If you live, as I do, in one of the nation's many housing markets that stand to take a beating at the hands of the well-intentioned Biggert-Waters flood reform act, news that the Senate passed a well-meaning flood reform fix on Friday seemed like Groundhog Day come early.
Rarely has so much hell been paved by so many good intentions.
This latest legislative bobble to be tossed like Mardi Gras beads to an anxious public would delay those heart-stopping flood rate increases on older, subsidized properties for four years while the Federal Emergency Management Agency verifies the accuracy of its new flood maps. It also would grandfather-in low rates for homeowners mapped into a flood zone for the first time or placed into higher-risk zones by remapping.
Insert huge asterisk: *if the House also approves it.
Deju vu all over again
Presumably, the Senate had to tag its bill with the warm and fuzzy title "Homeowner Flood Insurance Affordability Act of 2014" because to call it the "'Homeowner Flood Insurance Reform' Reform Act" would have sounded facetious, not to mention redundant.
Please excuse those of us in the line of fire if we don't burst into Seahawks-12th-man-style hysteria over this latest turn of events. Truth be told, our collective response more closely resembles Bill Murray's weatherman reaching incredulously for the morning alarm clock in "Groundhog Day." We have that sinking feeling that we're stuck in a time loop, and that at any moment, nerdy Ned Ryerson is going to sidle up and attempt to sell us life insurance. Again.
And indeed, we have been here before -- just days ago, when Congress slipped a contingency Mardi Gras necklace into its $1.1 trillion omnibus spending bill that would essentially tie FEMA's hands by preventing enforcement of the flood rate hikes through September.
The battle lines
If you're keeping track, here's who favors and who opposes the latest Senate gesture:
For: Independent Insurance Agents & Brokers of America (or "Big I"); American Bankers Association; National Association of Professional Insurance Agents.
Opposed: National Association of Mutual Insurance Companies; Property Casualty Insurers Association of America; SmarterSafer.org, a coalition of environmental taxpayer, housing and insurance groups.

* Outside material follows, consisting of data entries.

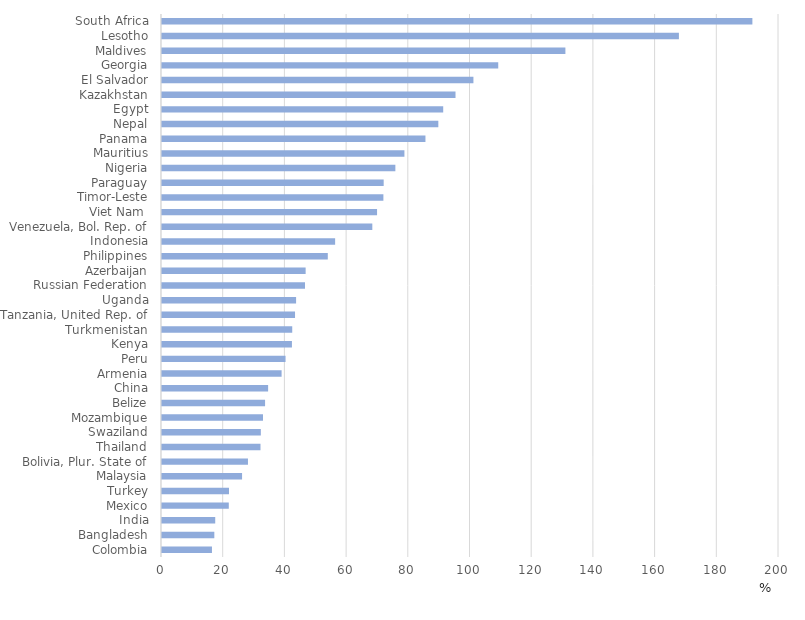
| Category | Series 0 |
|---|---|
| Colombia | 16.193 |
| Bangladesh | 16.96 |
| India | 17.253 |
| Mexico | 21.65 |
| Turkey | 21.714 |
| Malaysia | 25.958 |
| Bolivia, Plur. State of | 27.864 |
| Thailand | 31.925 |
| Swaziland | 32.035 |
| Mozambique | 32.735 |
| Belize | 33.411 |
| China | 34.398 |
| Armenia | 38.766 |
| Peru | 40.046 |
| Kenya | 42.117 |
| Turkmenistan | 42.216 |
| Tanzania, United Rep. of | 43.122 |
| Uganda | 43.465 |
| Russian Federation | 46.353 |
| Azerbaijan | 46.56 |
| Philippines | 53.741 |
| Indonesia | 56.123 |
| Venezuela, Bol. Rep. of | 68.172 |
| Viet Nam  | 69.714 |
| Timor-Leste | 71.765 |
| Paraguay | 71.858 |
| Nigeria | 75.647 |
| Mauritius | 78.58 |
| Panama | 85.397 |
| Nepal | 89.57 |
| Egypt | 91.156 |
| Kazakhstan | 95.139 |
| El Salvador | 100.949 |
| Georgia | 108.992 |
| Maldives | 130.764 |
| Lesotho | 167.554 |
| South Africa | 191.374 |

Oh, and while President Barack Obama stopped short of threatening to veto this warm-fuzzy, he's no fan of this fix either.
Not that it stands much chance of actually reaching his desk. House Speaker John Boehner (R-Ohio) has made perfectly clear that flood reform ranks well below euthanizing puppies on the House to-do list this term.
And so we wait, caught in a government-gridlock Groundhog Day, with little chance of escape in this, an election year. Meanwhile, middle-class homeowners can't sell their homes, looky-loos are looking elsewhere and somehow it all feels like 2009 all over again.